If you really want to blow your mind, check out the experimental High-Resolution Rapid Refresh (a.k.a., the "HRRR"), which is presently under development at NOAA's Earth System Research Laboratory.  Running at a grid spacing of 3-km (compared to 13 km for the Rapid Refresh) and incorporating state-of-the-art assimilation of radar data, the HRRR will likely revolutionize short-range weather analysis and forecasting over the western United States.
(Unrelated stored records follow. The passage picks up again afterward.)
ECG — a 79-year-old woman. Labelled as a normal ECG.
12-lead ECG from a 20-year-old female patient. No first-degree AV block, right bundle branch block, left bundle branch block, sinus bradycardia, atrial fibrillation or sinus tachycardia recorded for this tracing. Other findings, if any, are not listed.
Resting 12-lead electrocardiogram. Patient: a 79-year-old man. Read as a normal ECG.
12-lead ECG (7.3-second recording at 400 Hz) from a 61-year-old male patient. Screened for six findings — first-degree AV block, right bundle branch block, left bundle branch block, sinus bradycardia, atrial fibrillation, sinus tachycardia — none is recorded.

Thursday, September 6, 2012

The Heat of Summer

The National Weather Service reports that this August was the hottest in the records at the Salt Lake City International Airport, and this summer (June–August) was the second hottest.  We obliterated the previous August record (1994) by 0.9ºF, while we just missed the summer record (2007) by only 0.1ºF.

1994 is now the third warmest year on record, although I think it carries on as the summer with the most 100 degree days (21).  This year we had 11.

The heat was associated with an upper-level ridge that setup over the central United States and dominated the weather for most of the summer, as shown in the mean and anomaly 500-mb geopotential height analyses below.

In August, this ridge was located a bit west of its mean position for the summer, which contributed to the anomalously high temperatures.

Note also that the ridge had a positive negative tilt, meaning the ridge axis was aligned from southeast to northwest.  This pattern helped keep monsoon moisture from penetrating into northern Utah.  

This was an exceptionally warm summer by historical standards, but we will see more like it in the coming decades.